Barnaby waited for the tag line. Open-and-shut case. Handed on a plate. Bang to rights. Short and curlies. In the matter of the well-worn apothegm, Troy stood alone.

‘We can pick him up in the morning. We’ll know more clearly where we are when we’ve finished the interviews. So far it’s pretty circumstantial.’

Behind the Boss’s back, Troy shook his head in disbelief. How much plainer could anything be? Obviously Gamelin was going to say the glove was planted. Who wouldn’t? Talk about snoringly obvious! But he’d got the motive, opportunity, both to take the knife and use it and, most damning of all, the murder victim had fingered him. The man was over a barrel. For a traitorous moment Troy wondered if he had been wrong about his chief’s imperviousness to the seductive power of wealth.

Barnaby was muttering now, apparently to himself. Troy listened, thinking he might not have heard aright. Something about always being sorry for Caliban. He remembered the earlier request for water and moved off.

By the time the sergeant returned, Arno was being questioned. He was sitting nervously hunched up, looking intently at the chief inspector. Encouraged to do a sketch, he had produced a host of stick figures - one flat on its back, toes turned up, hands crossed on breast and a ‘Smiley’ face. Barnaby having ascertained Arno’s position in the commune and noticed his extreme agitation, left the dark heart of the matter temporarily aside.

‘Tell me Mr Gibbs, what do you think will happen here now? To the Manor House for instance.’

‘I don’t know. I just don’t know.’ Arno sounded deeply melancholic. He was ashamed to admit, even to himself, that once having absorbed the distressing fact that the Master was no more he had thought of little else but his own possible future. How would things fall out if the commune broke up? Who would look after Tim? And, most important of all, how on earth could he survive without the robust and serene presence of his dear love? Denied that radiant gaze that lit and sustained each awakening, and benevolently solaced the going down of the sun, his own life would hardly be worth the living.
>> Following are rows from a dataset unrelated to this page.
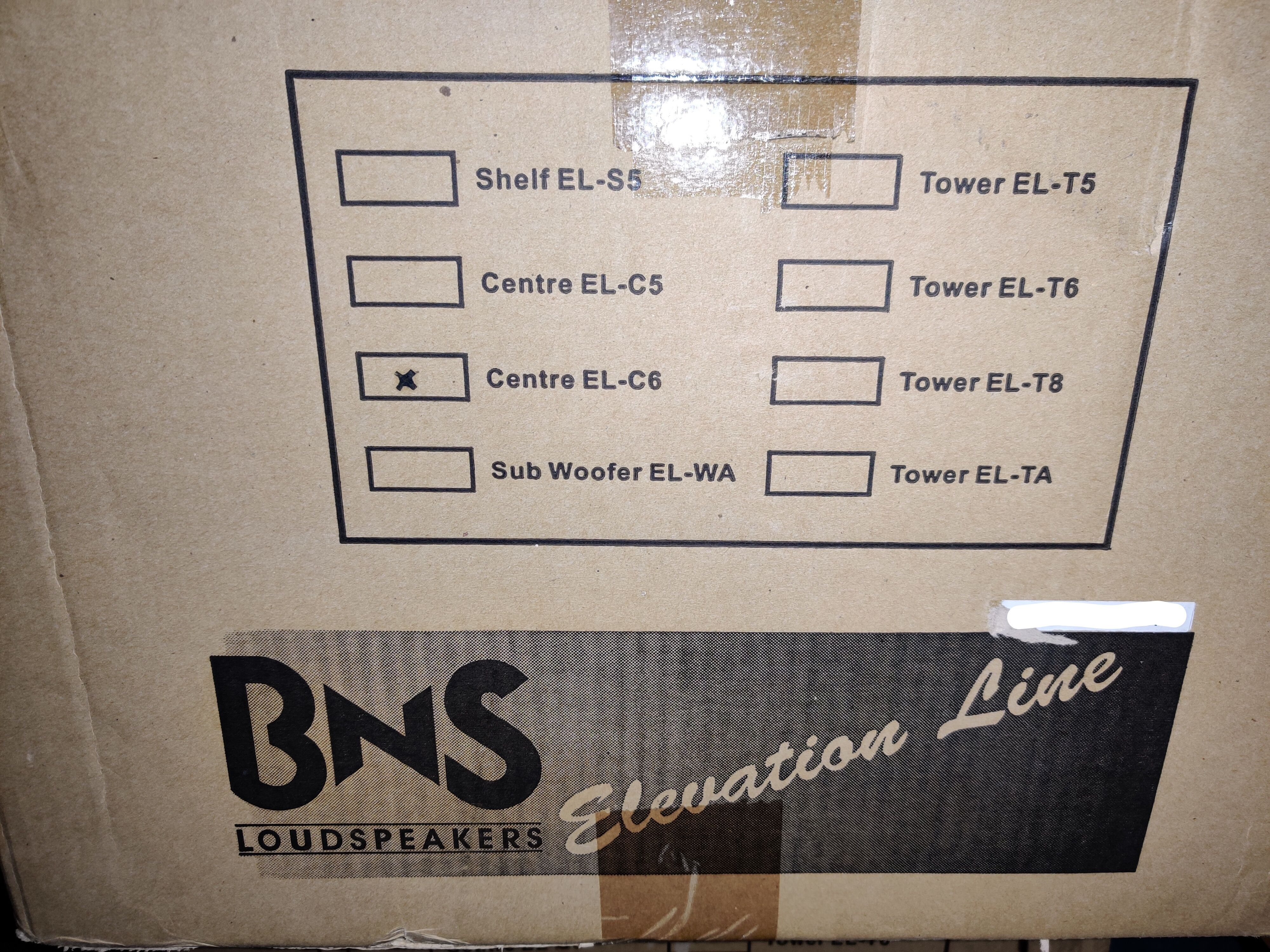 De officiële BNS Elevation doos, met daarop de EL-S5 beschreven.
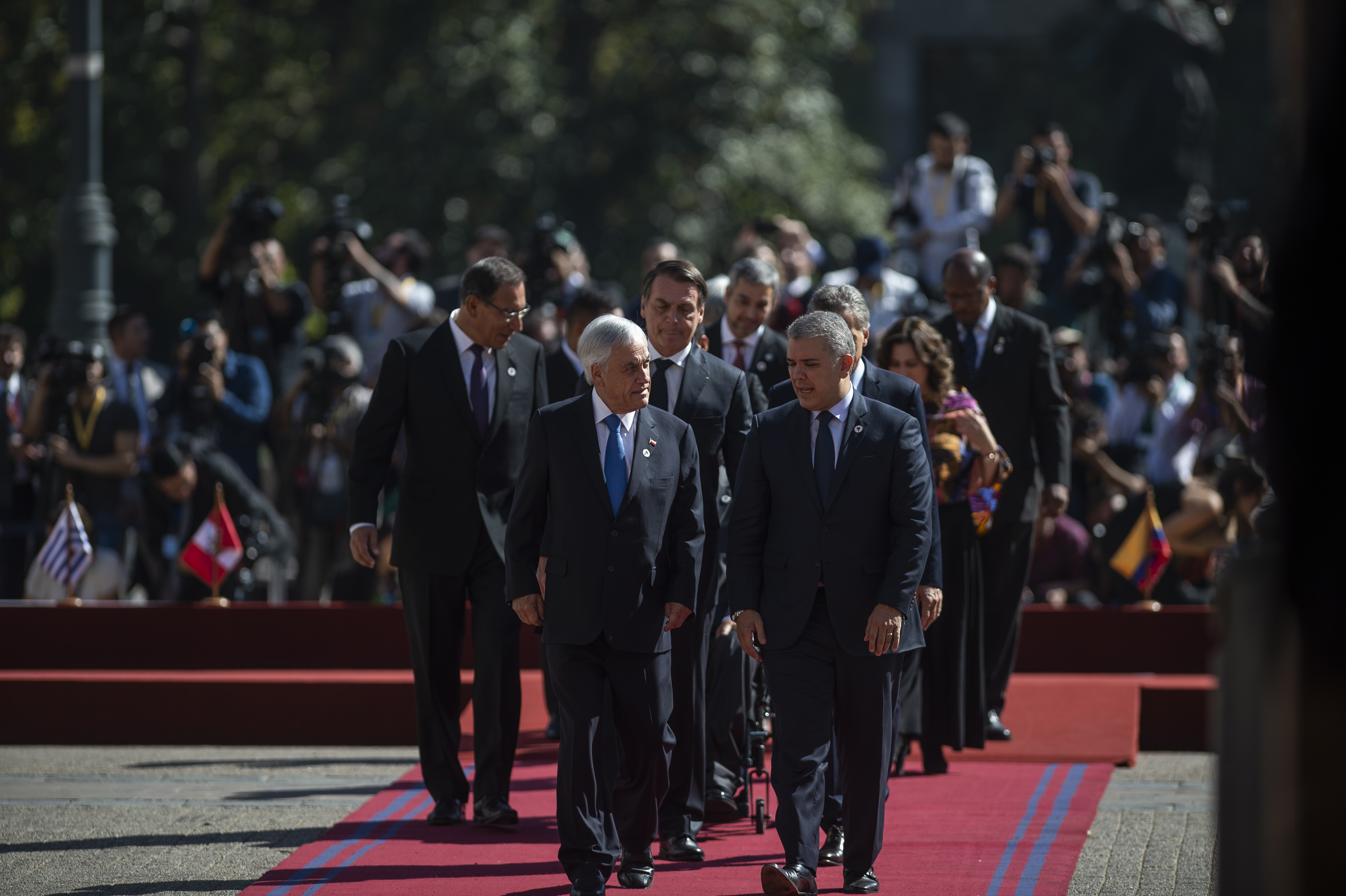 Encuentro de Presidentes de América del Sur, marzo de 2019.
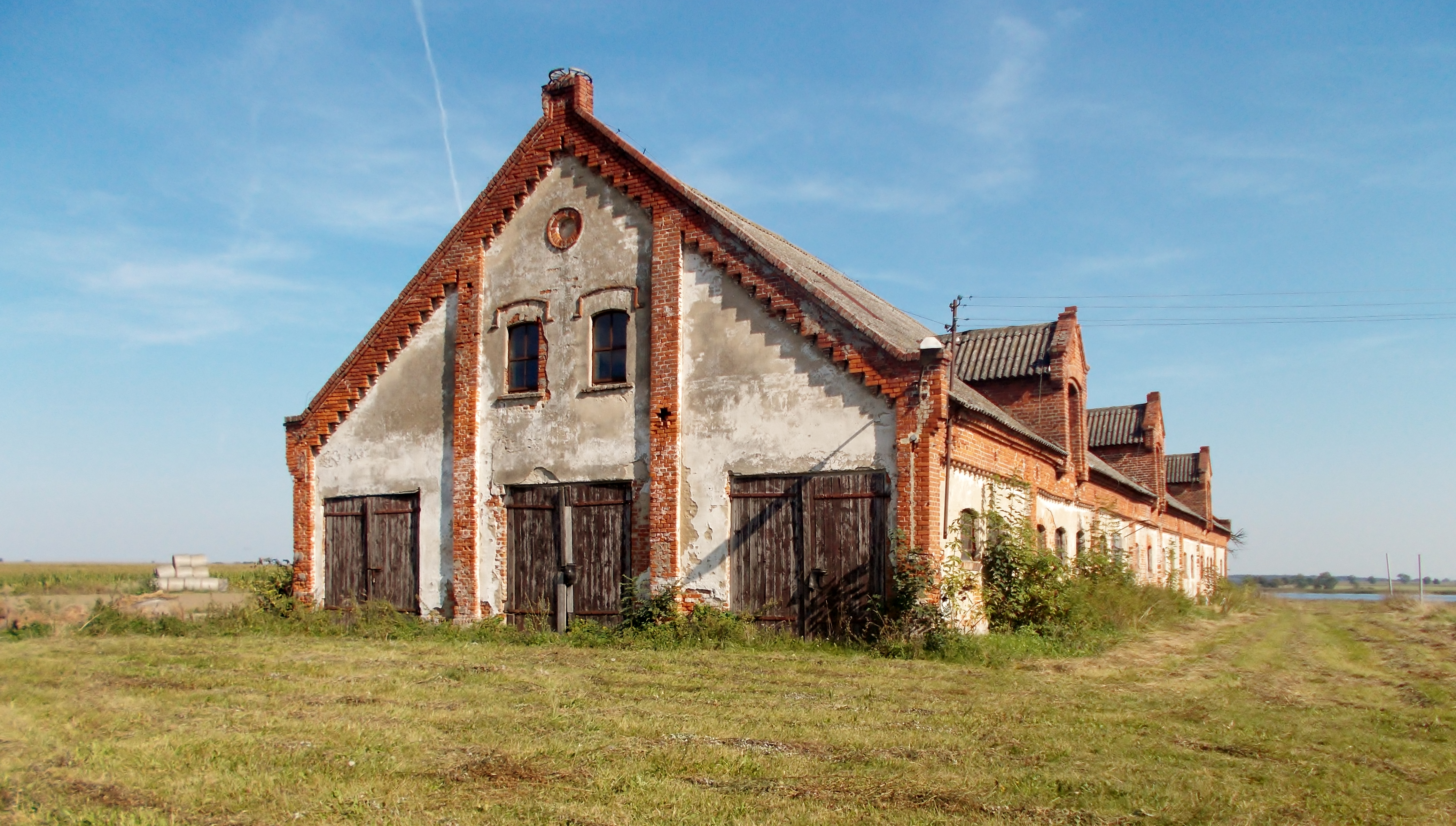 Komorowo, owczarnia, 2 poł. XIX
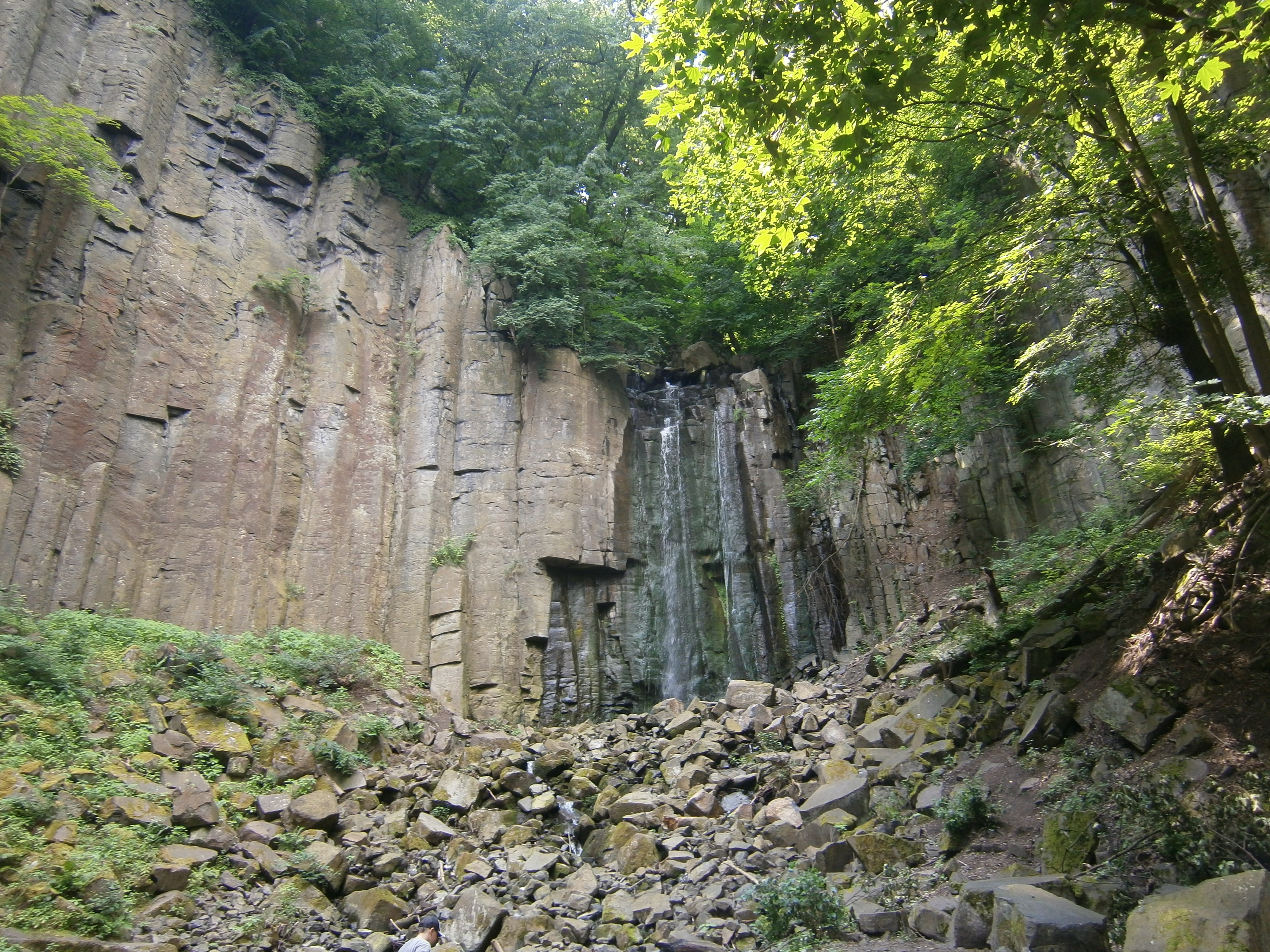 Vaňovský vodopád, nedaleko NPP Vrkoč

‘You have no idea how the property is entailed?’

‘No. Actually I don’t think anyone has. Somehow it was never discussed.’

‘Did members have to buy into the organisation? Shares - that sort of thing?’

‘Not at all. We just pay our way. The Lodge made money from courses and workshops. We were planning to apply for charitable status actually. Become a trust but ...’ He gave a defeated shrug.

‘Did you know about Miss Gamelin’s bequest to the commune?’

‘No. I do now - they were just talking about it.’

‘And this evening ...’ Arno braced himself. ‘What do you think actually happened?’